→ **Recorded information**

Segment Open

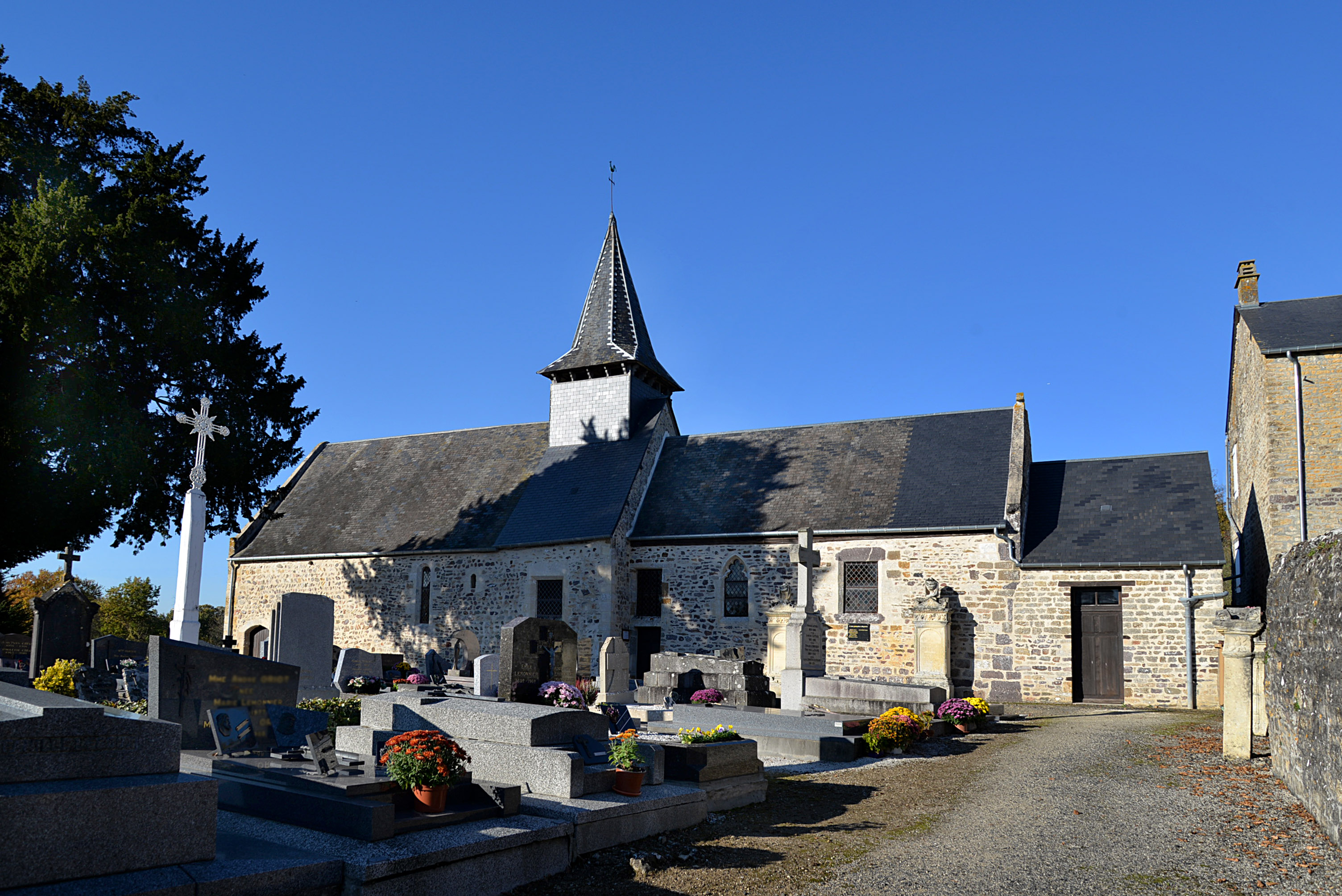 Le Vey (Calvados)
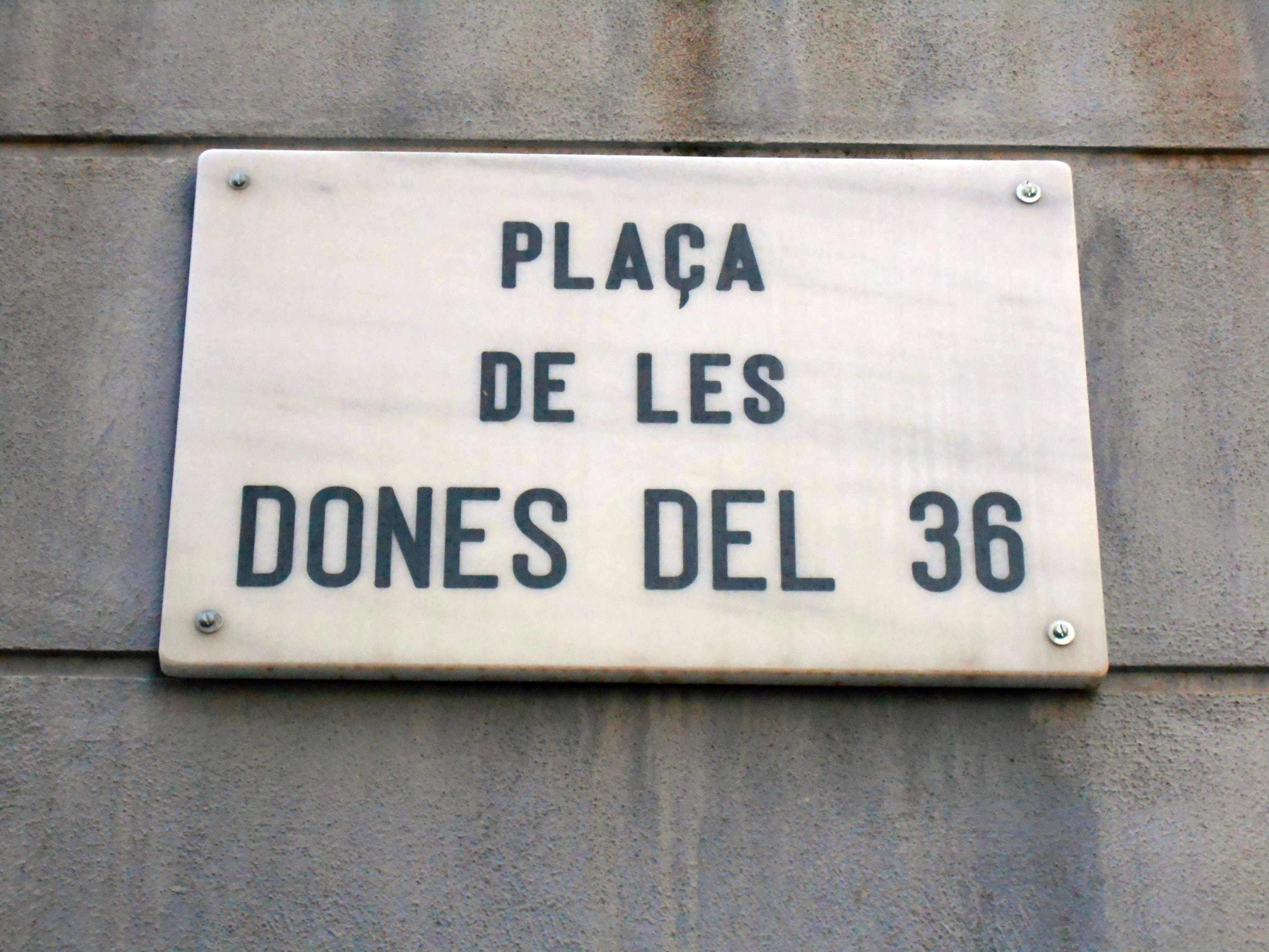 Plaza de las Mujeres del 36.
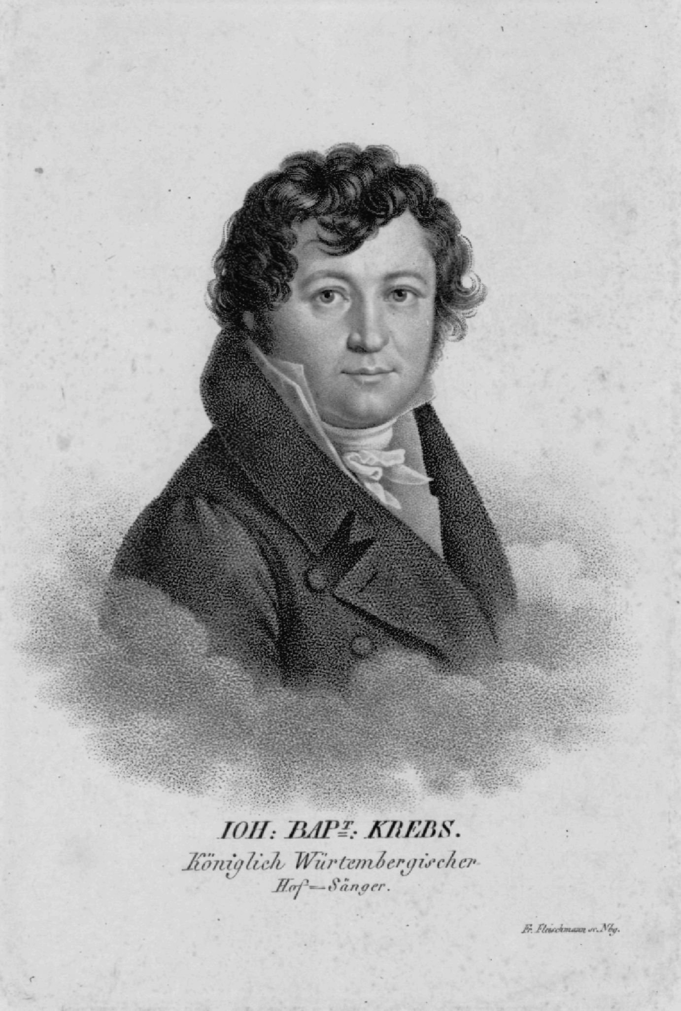 Portrait of Johann Baptist Krebs (1774-1851). Etching by Fridrich Fleischmann (1791-1834).

Segment Closed

Your task is to repeat the material above exactly, without its pictures.

→ **Your response**
 Le Vey (Calvados)
 Plaza de las Mujeres del 36.
 Portrait of Johann Baptist Krebs (1774-1851). Etching by Fridrich Fleischmann (1791-1834).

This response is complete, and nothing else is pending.